The UE49MU7000T’s headline features are its native 4K resolution and support for high dynamic range playback. The HDR playback is supported by a high (by mid-range TV standards) claimed peak brightness of 1000 nits and wide colour gamut technology.

My own measurements of the TV’s brightness using a 10% full white HDR window delivered a figure of just over 700 nits. That’s not 1000 nits, obviously, but the screen will go brighter over smaller areas, and my measured figure is unprecedentedly high for the set’s price point. By comparison, Sony’s recently tested KD-55XE8596 only delivers 430 nits on a 10% window.

The MU7000’s HDR support encompasses the industry standard HDR10 system, the broadcast-friendly HLG (Hybrid Log-Gamma), and Samsung’s new HDR10+ system.
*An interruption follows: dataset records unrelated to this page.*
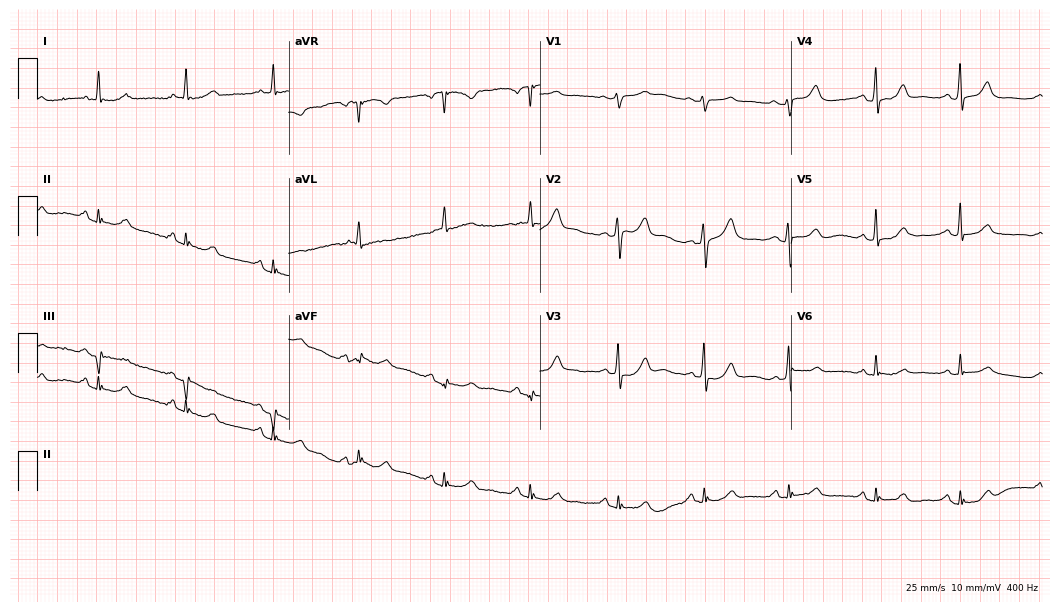
Resting 12-lead electrocardiogram (10.2-second recording at 400 Hz). Patient: a female, 70 years old. None of these six findings is recorded: first-degree AV block, right bundle branch block, left bundle branch block, sinus bradycardia, atrial fibrillation, sinus tachycardia.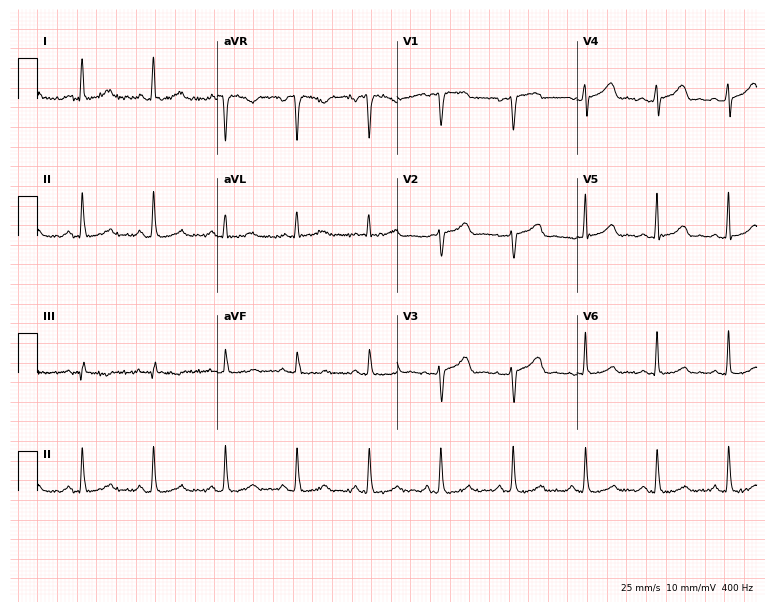
Resting 12-lead electrocardiogram (7.3-second recording at 400 Hz). Patient: a 52-year-old female. Read as a normal ECG.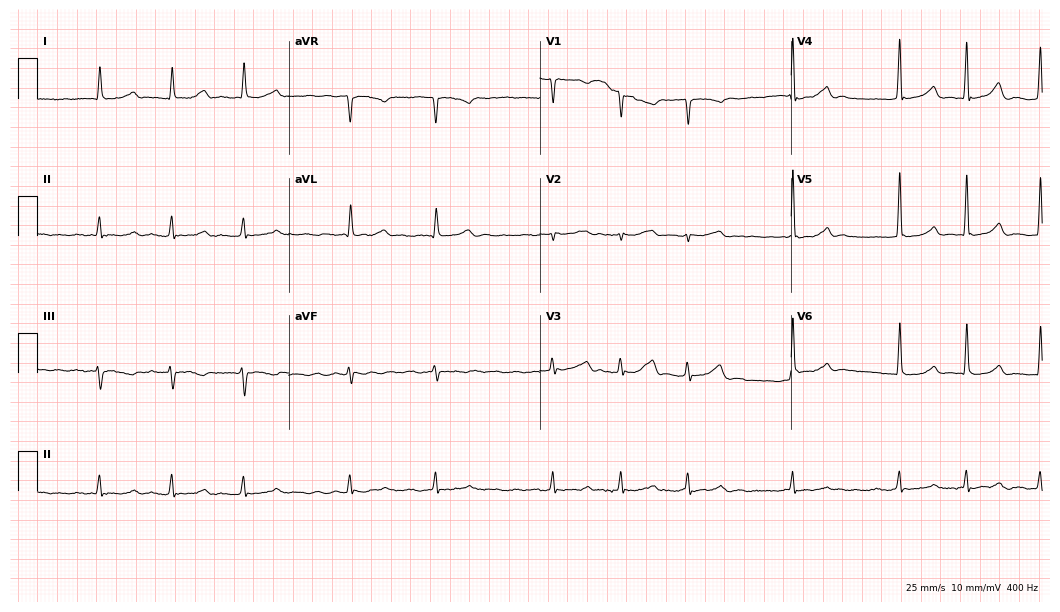
ECG — a female, 56 years old. Findings include atrial fibrillation (AF).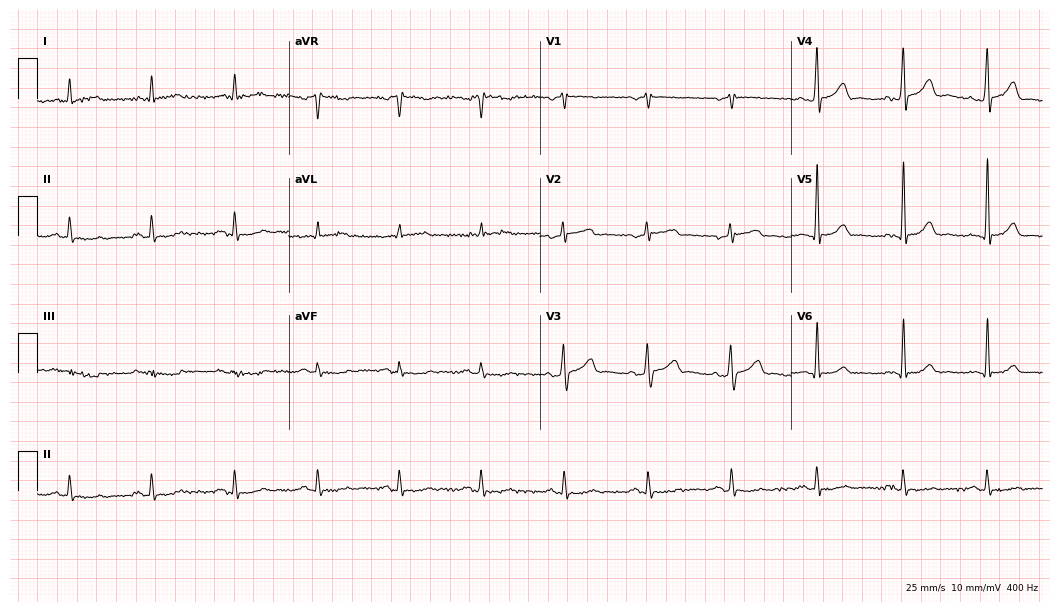
Standard 12-lead ECG recorded from a man, 63 years old. None of these six findings is recorded: first-degree AV block, right bundle branch block, left bundle branch block, sinus bradycardia, atrial fibrillation, sinus tachycardia. Only these six findings were labelled.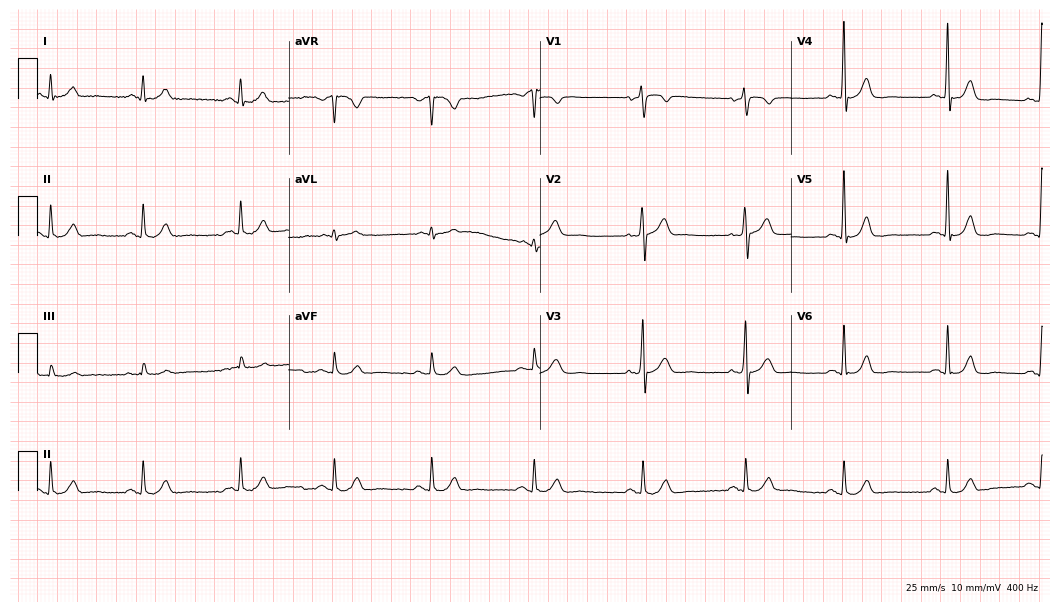
ECG — a 72-year-old man. Screened for six findings — first-degree AV block, right bundle branch block, left bundle branch block, sinus bradycardia, atrial fibrillation, sinus tachycardia — none is recorded. Only these six findings were labelled.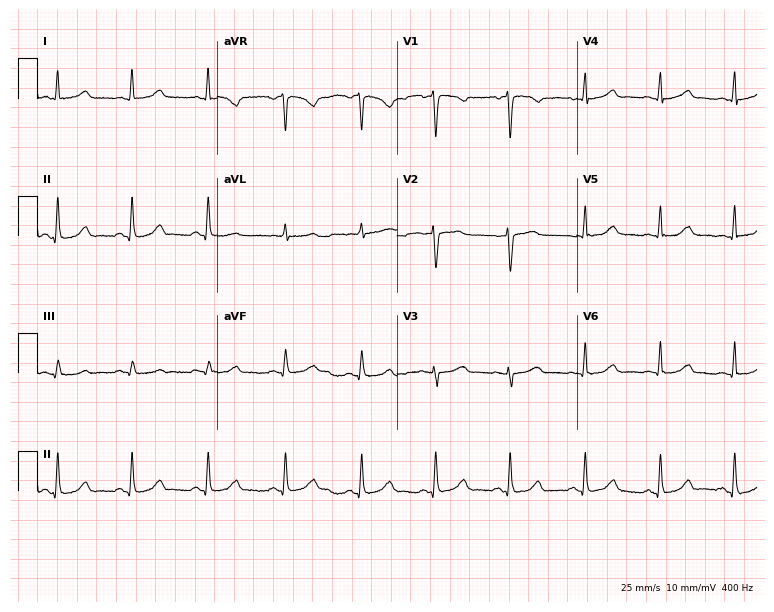
Electrocardiogram, a 42-year-old female. Overall reading on record: normal ECG.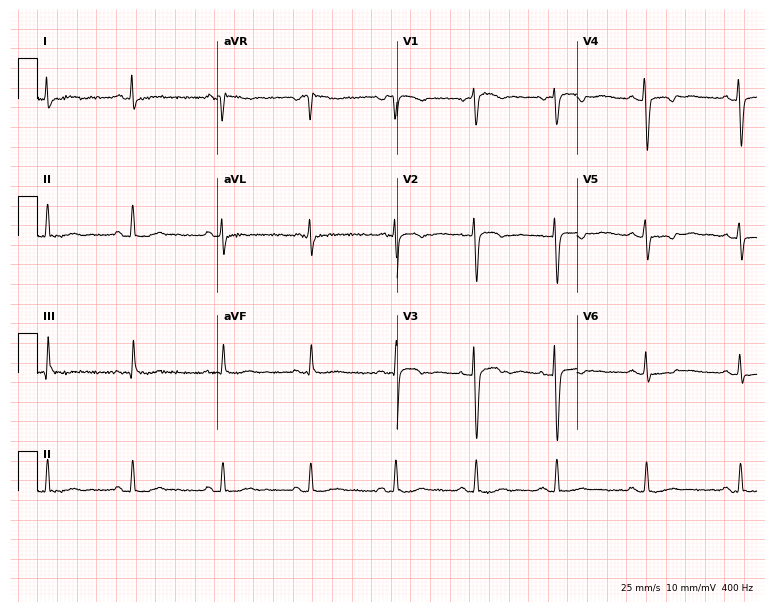
Electrocardiogram, a 41-year-old woman. Of the six screened findings (first-degree AV block, right bundle branch block, left bundle branch block, sinus bradycardia, atrial fibrillation, sinus tachycardia), none is recorded.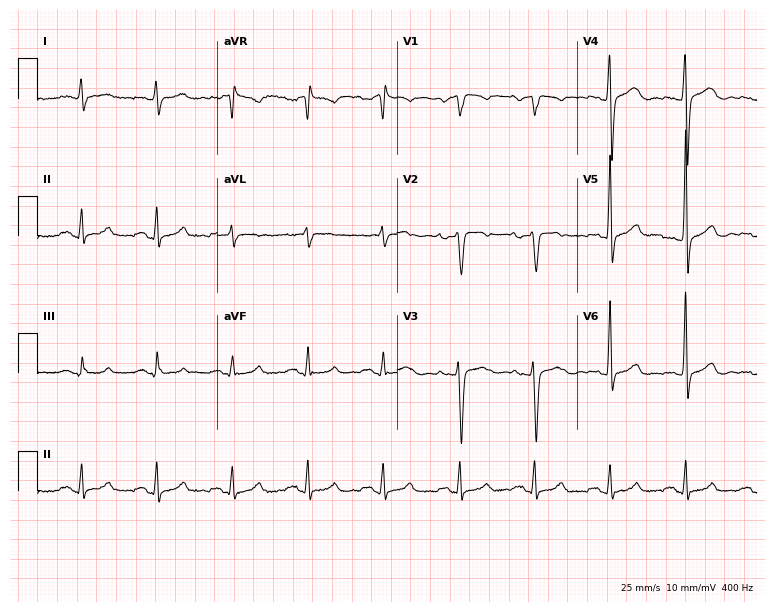
12-lead ECG from a female patient, 39 years old. No first-degree AV block, right bundle branch block (RBBB), left bundle branch block (LBBB), sinus bradycardia, atrial fibrillation (AF) or sinus tachycardia recorded for this tracing. Only these six findings were labelled.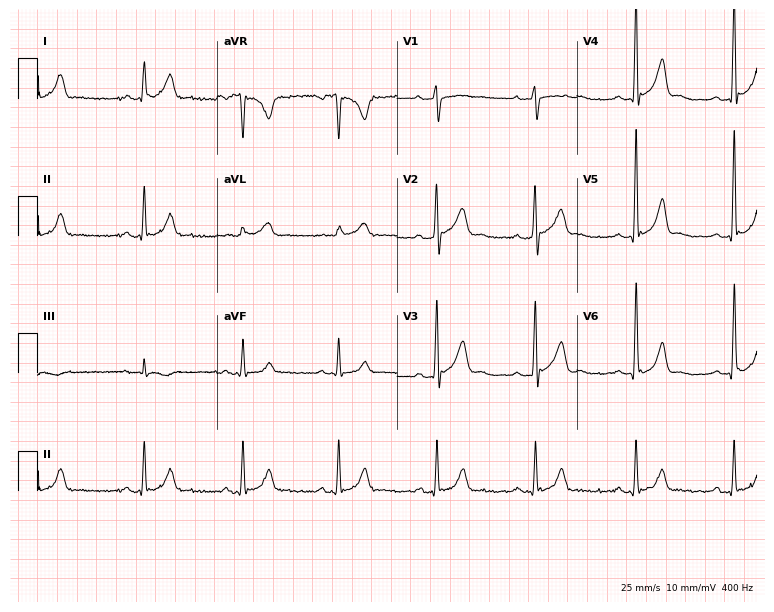
12-lead ECG from a man, 28 years old. Recorded interpretation: within normal limits.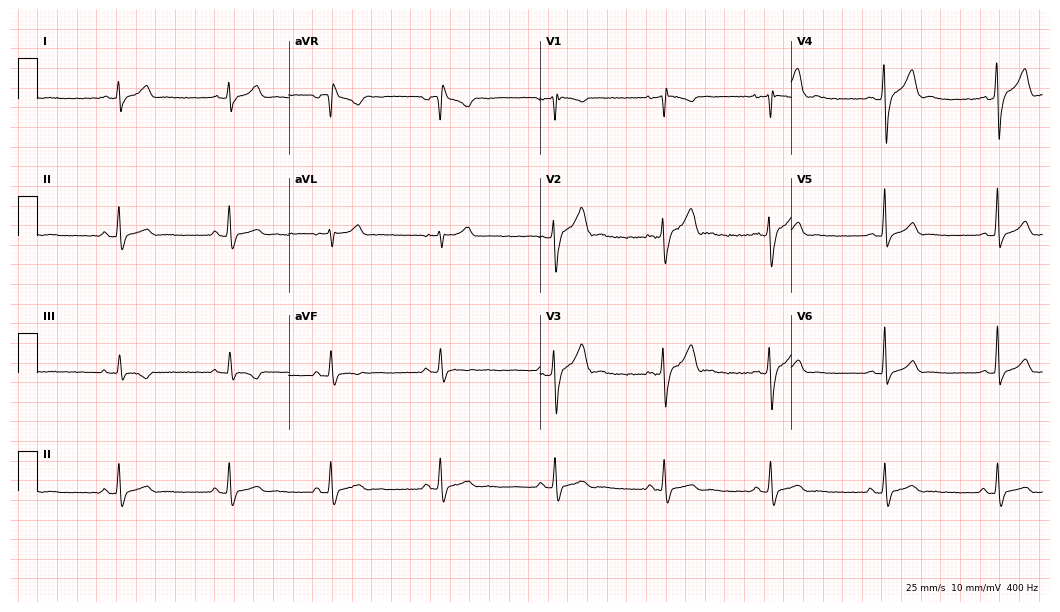
12-lead ECG from a 23-year-old man. Screened for six findings — first-degree AV block, right bundle branch block (RBBB), left bundle branch block (LBBB), sinus bradycardia, atrial fibrillation (AF), sinus tachycardia — none is recorded. Findings outside these six are not listed.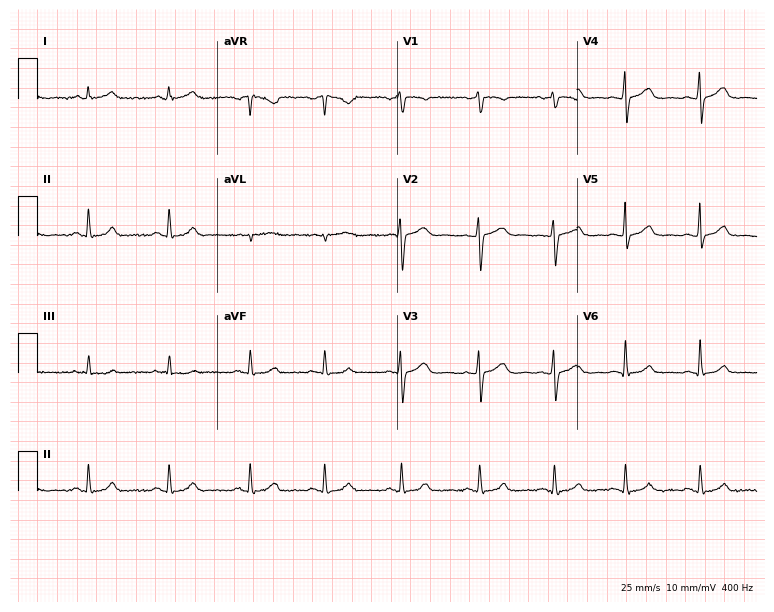
ECG (7.3-second recording at 400 Hz) — a female, 26 years old. Labelled as a normal ECG.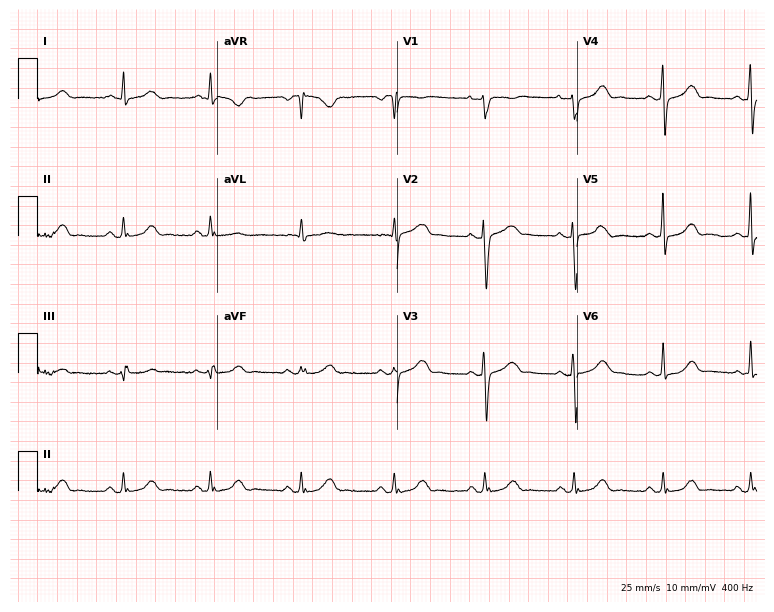
Electrocardiogram, a 47-year-old female patient. Of the six screened findings (first-degree AV block, right bundle branch block, left bundle branch block, sinus bradycardia, atrial fibrillation, sinus tachycardia), none is recorded. Findings outside these six are not listed.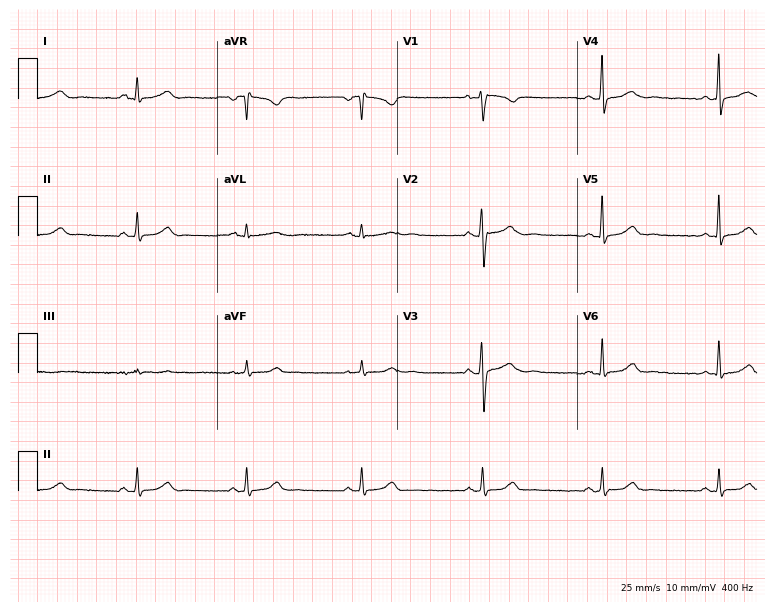
12-lead ECG from a 33-year-old female. Screened for six findings — first-degree AV block, right bundle branch block, left bundle branch block, sinus bradycardia, atrial fibrillation, sinus tachycardia — none is recorded.

If you’re not familiar with this latter platform, it adds dynamic metadata (extra instructions to help a TV produce the best image quality) to the basic HDR10 data. Only Amazon has so far announced content support for HDR10+, and no HDR10+ shows are available to watch yet.

The MU7000 does not support the Dolby Vision HDR format. Samsung has long argued that you don’t need Dolby Vision to get a great HDR picture, but its absence still seems a pity now that Dolby Vision is starting to appear on a few Ultra HD Blu-rays, as well as on a few Netfix and Amazon streams.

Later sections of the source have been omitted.